Le shatta a-t-il un inventeur ?
Les sources concordent pour indiquer que PSK Music est à l'origine de cette nouvelle manière de composer, de poser la basse. Toutefois, plusieurs beatmakers ont contribué à créer ce genre que l'on appelle aujourd'hui « shatta » en se copiant et/ou en s'influençant les uns les autres, jusqu'à trouver leur propre style et couleur. Les vidéos publiées sur YouTube à cette époque sont de véritables archives vivantes de cette période.
Le shatta est-il une simple copie du dancehall jamaïcain ?
Non. Le dancehall jamaïcain est une influence assumée, mais le shatta hybride aussi le bèlè, la biguine, le zouk et d'autres musiques caribéennes (troubadou haïtien, dembow, soca). C'est une recomposition locale, pas une importation telle quelle.

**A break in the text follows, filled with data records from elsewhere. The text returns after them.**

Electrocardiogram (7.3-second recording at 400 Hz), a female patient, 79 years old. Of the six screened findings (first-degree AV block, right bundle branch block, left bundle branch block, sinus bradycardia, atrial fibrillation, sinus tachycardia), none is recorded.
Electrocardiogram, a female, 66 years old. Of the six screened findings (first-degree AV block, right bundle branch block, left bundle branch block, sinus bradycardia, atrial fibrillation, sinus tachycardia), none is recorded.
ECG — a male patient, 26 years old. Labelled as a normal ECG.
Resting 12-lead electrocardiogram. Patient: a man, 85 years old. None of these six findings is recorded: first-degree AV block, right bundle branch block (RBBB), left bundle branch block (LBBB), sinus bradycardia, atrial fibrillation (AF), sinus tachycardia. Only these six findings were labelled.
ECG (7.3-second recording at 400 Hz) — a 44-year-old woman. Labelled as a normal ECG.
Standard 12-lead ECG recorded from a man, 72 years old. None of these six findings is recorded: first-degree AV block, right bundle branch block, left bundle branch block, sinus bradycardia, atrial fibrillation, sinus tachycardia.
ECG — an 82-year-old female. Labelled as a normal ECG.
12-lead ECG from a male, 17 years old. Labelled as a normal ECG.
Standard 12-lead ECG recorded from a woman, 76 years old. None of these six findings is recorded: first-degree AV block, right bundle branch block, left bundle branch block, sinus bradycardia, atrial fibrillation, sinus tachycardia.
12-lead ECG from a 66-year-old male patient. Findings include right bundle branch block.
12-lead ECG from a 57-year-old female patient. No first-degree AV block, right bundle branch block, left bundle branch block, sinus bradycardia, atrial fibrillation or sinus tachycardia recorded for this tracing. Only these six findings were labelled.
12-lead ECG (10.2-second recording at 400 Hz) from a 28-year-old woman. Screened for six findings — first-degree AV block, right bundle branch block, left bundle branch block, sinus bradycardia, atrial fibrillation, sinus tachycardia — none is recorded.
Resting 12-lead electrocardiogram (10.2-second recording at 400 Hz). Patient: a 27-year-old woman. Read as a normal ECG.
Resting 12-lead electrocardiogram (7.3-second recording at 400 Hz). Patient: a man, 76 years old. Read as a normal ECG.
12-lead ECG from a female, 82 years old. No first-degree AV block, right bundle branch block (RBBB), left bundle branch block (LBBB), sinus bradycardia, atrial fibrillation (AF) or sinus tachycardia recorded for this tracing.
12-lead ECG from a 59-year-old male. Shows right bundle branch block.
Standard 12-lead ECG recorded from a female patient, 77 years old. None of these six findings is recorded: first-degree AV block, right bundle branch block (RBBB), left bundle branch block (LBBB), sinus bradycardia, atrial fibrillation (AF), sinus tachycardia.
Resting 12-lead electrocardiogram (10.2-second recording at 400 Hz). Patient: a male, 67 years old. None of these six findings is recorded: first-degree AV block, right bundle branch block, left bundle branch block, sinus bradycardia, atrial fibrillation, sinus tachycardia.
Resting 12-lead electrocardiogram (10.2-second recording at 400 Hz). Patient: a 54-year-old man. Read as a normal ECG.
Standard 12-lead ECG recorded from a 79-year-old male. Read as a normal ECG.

Le shatta n'a-t-il aucune règle musicale ?
Il a une règle, mais négative : pas de rythmique fixe, pas de « kick » obligatoire. Ce qui identifie le genre, selon plusieurs artistes interrogés, c'est un « mood de basse » plus qu'une structure rythmique précise. DJ Vtrine l'explique ainsi : « Qu'est-ce qui fait une bonne prod ? C'est une prod qui donne envie de danser juste quand tu l'entends, c'est chimique avec de la basse. »
Pour la presse
Ce dossier est issu d'une recherche doctorale en cours. Pour une interview, une vérification d'information ou une demande de citation, contactez l'autrice via Voix d'Outre-Mer.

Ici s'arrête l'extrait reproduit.